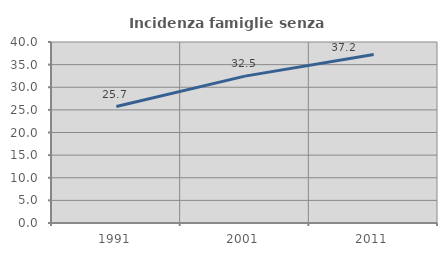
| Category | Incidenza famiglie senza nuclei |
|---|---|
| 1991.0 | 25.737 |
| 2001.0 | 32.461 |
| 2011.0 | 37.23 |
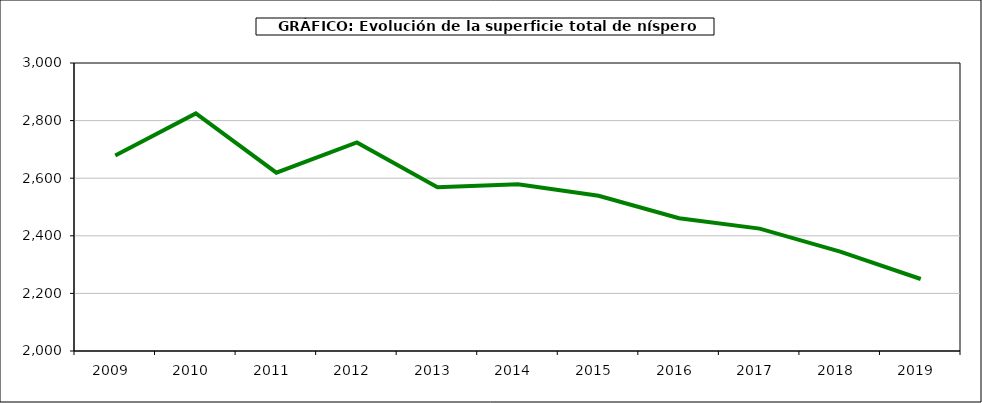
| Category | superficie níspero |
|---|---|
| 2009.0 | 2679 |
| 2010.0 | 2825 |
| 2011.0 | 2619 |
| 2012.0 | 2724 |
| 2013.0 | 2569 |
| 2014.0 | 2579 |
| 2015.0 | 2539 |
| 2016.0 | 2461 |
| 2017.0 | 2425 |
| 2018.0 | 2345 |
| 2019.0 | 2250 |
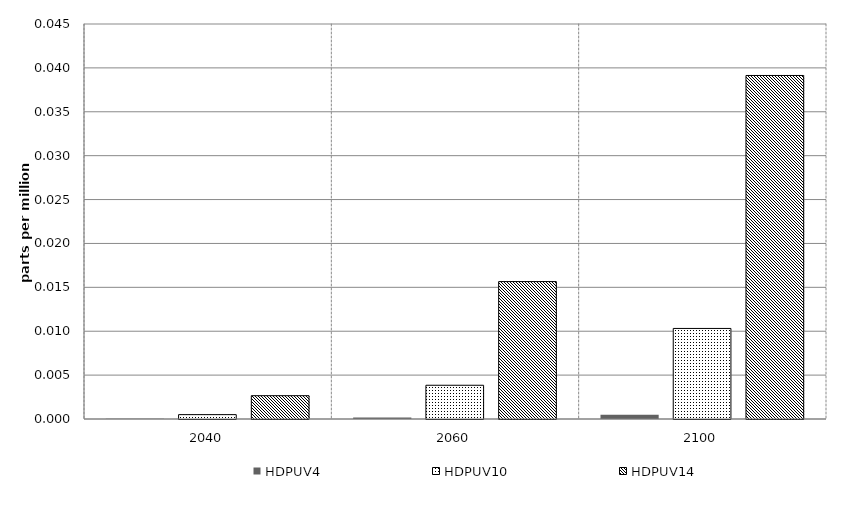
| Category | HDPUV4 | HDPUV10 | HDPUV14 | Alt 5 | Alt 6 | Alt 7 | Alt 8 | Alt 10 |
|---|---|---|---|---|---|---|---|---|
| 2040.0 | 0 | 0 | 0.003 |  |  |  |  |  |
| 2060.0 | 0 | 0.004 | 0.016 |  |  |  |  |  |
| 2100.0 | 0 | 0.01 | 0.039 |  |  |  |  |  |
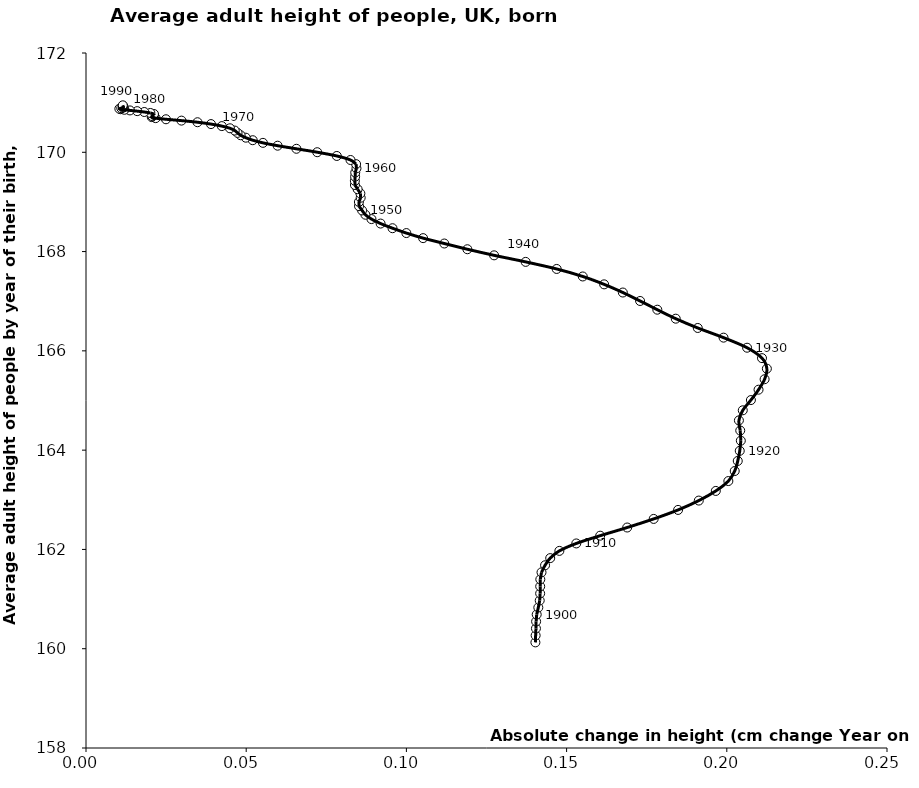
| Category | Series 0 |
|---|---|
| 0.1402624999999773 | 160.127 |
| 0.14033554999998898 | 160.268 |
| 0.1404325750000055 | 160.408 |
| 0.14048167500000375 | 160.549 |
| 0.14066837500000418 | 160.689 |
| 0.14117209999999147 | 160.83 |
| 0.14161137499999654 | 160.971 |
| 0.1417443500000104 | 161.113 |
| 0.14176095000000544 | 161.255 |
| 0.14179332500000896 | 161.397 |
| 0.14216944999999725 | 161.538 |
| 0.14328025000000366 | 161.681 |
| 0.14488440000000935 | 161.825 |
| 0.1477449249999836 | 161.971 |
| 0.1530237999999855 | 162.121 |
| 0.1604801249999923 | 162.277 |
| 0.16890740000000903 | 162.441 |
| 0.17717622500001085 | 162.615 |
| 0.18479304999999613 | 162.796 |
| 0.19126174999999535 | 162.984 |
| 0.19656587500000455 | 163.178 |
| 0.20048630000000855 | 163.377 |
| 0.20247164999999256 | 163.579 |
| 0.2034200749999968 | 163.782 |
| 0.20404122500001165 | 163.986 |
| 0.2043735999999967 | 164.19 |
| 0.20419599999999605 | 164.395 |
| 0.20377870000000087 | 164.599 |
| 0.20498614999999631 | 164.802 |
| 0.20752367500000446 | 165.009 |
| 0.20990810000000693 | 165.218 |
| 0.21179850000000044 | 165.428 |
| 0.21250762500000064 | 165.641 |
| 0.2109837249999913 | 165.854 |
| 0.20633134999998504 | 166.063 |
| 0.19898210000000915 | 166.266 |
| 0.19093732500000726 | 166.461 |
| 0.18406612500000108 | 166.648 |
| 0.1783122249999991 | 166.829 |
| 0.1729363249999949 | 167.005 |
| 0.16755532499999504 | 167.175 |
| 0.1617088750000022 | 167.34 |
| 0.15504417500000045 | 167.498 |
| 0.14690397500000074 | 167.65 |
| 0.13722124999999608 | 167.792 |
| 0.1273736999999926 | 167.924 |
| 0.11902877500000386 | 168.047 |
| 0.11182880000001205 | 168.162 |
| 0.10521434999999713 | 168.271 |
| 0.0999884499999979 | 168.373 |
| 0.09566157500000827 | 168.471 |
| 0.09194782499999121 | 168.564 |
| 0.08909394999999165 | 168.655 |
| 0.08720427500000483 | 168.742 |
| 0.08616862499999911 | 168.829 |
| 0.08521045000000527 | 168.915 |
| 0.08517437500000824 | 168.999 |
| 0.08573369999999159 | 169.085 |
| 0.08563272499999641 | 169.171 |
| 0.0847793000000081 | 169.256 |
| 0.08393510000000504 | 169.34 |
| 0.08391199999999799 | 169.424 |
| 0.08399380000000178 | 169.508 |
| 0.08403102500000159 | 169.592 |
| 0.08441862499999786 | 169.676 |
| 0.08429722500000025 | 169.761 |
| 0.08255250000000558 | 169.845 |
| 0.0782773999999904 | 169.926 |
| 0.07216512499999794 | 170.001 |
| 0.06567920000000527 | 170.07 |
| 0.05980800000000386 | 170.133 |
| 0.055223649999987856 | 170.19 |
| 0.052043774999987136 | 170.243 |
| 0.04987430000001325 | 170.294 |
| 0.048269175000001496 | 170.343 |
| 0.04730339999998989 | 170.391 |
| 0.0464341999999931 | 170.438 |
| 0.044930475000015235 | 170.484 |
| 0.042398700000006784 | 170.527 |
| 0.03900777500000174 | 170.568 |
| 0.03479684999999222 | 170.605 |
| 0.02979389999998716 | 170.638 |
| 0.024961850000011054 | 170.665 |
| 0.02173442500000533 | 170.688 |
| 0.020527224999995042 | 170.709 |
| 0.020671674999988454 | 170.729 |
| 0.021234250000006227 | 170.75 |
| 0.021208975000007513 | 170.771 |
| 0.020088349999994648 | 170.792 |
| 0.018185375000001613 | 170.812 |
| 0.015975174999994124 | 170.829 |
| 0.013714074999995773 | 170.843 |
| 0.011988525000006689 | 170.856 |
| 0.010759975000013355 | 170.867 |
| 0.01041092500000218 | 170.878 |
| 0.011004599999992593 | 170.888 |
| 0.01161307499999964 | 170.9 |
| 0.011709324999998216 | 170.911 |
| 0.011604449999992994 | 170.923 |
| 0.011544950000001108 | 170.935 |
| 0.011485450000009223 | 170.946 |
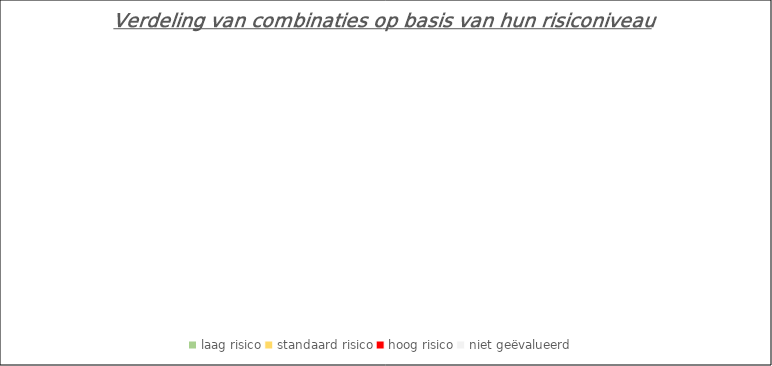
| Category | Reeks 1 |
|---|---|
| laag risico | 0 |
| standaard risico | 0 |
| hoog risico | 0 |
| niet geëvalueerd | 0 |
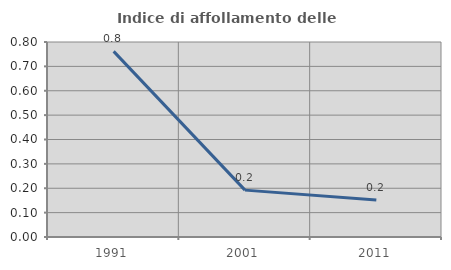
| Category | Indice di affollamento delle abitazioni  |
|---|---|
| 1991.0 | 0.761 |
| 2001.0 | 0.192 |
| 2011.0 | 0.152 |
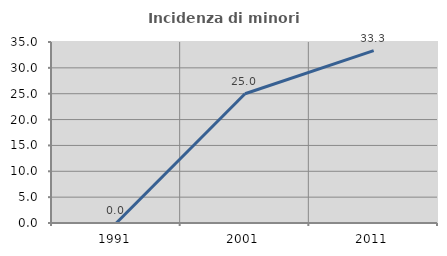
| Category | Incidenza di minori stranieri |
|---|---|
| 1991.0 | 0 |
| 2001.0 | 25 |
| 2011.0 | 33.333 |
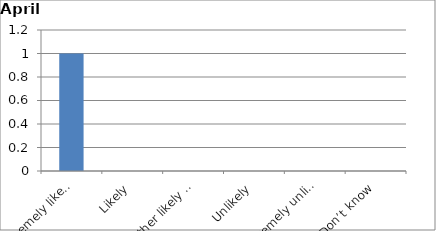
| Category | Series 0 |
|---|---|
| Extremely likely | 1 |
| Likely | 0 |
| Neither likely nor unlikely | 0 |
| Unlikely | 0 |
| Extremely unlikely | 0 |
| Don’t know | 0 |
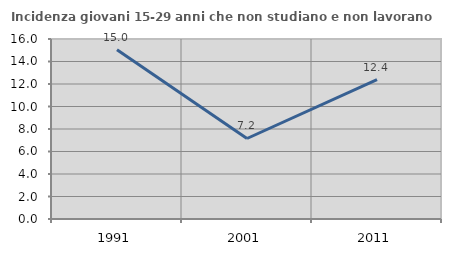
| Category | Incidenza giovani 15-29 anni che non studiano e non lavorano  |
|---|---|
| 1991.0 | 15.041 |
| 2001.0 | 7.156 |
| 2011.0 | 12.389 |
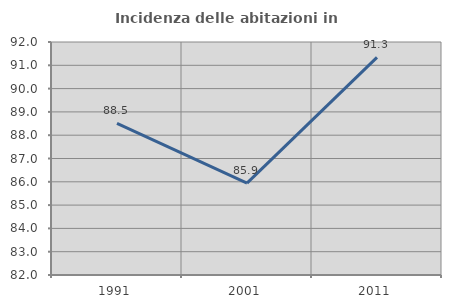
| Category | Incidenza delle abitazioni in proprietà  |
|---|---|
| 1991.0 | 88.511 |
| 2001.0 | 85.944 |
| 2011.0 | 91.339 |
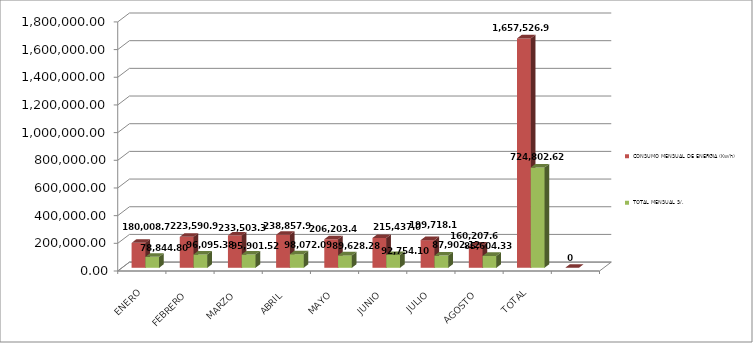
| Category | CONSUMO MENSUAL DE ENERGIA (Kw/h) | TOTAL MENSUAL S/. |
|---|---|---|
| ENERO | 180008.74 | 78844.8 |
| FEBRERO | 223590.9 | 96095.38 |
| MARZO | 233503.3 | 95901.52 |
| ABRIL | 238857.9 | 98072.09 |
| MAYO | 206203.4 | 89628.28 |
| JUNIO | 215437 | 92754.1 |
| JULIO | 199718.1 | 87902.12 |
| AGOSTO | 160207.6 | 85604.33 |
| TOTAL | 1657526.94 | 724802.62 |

---------------

* _What needs to be done_:
Write out nothing but the lines from the start of the data through the line with "0.19898210000000915 | 166.266 |". Leave out the pictures.

* _Response to the task_:
| Category | Incidenza famiglie senza nuclei |
|---|---|
| 1991.0 | 25.737 |
| 2001.0 | 32.461 |
| 2011.0 | 37.23 |
| Category | superficie níspero |
|---|---|
| 2009.0 | 2679 |
| 2010.0 | 2825 |
| 2011.0 | 2619 |
| 2012.0 | 2724 |
| 2013.0 | 2569 |
| 2014.0 | 2579 |
| 2015.0 | 2539 |
| 2016.0 | 2461 |
| 2017.0 | 2425 |
| 2018.0 | 2345 |
| 2019.0 | 2250 |
| Category | HDPUV4 | HDPUV10 | HDPUV14 | Alt 5 | Alt 6 | Alt 7 | Alt 8 | Alt 10 |
|---|---|---|---|---|---|---|---|---|
| 2040.0 | 0 | 0 | 0.003 |  |  |  |  |  |
| 2060.0 | 0 | 0.004 | 0.016 |  |  |  |  |  |
| 2100.0 | 0 | 0.01 | 0.039 |  |  |  |  |  |
| Category | Series 0 |
|---|---|
| 0.1402624999999773 | 160.127 |
| 0.14033554999998898 | 160.268 |
| 0.1404325750000055 | 160.408 |
| 0.14048167500000375 | 160.549 |
| 0.14066837500000418 | 160.689 |
| 0.14117209999999147 | 160.83 |
| 0.14161137499999654 | 160.971 |
| 0.1417443500000104 | 161.113 |
| 0.14176095000000544 | 161.255 |
| 0.14179332500000896 | 161.397 |
| 0.14216944999999725 | 161.538 |
| 0.14328025000000366 | 161.681 |
| 0.14488440000000935 | 161.825 |
| 0.1477449249999836 | 161.971 |
| 0.1530237999999855 | 162.121 |
| 0.1604801249999923 | 162.277 |
| 0.16890740000000903 | 162.441 |
| 0.17717622500001085 | 162.615 |
| 0.18479304999999613 | 162.796 |
| 0.19126174999999535 | 162.984 |
| 0.19656587500000455 | 163.178 |
| 0.20048630000000855 | 163.377 |
| 0.20247164999999256 | 163.579 |
| 0.2034200749999968 | 163.782 |
| 0.20404122500001165 | 163.986 |
| 0.2043735999999967 | 164.19 |
| 0.20419599999999605 | 164.395 |
| 0.20377870000000087 | 164.599 |
| 0.20498614999999631 | 164.802 |
| 0.20752367500000446 | 165.009 |
| 0.20990810000000693 | 165.218 |
| 0.21179850000000044 | 165.428 |
| 0.21250762500000064 | 165.641 |
| 0.2109837249999913 | 165.854 |
| 0.20633134999998504 | 166.063 |
| 0.19898210000000915 | 166.266 |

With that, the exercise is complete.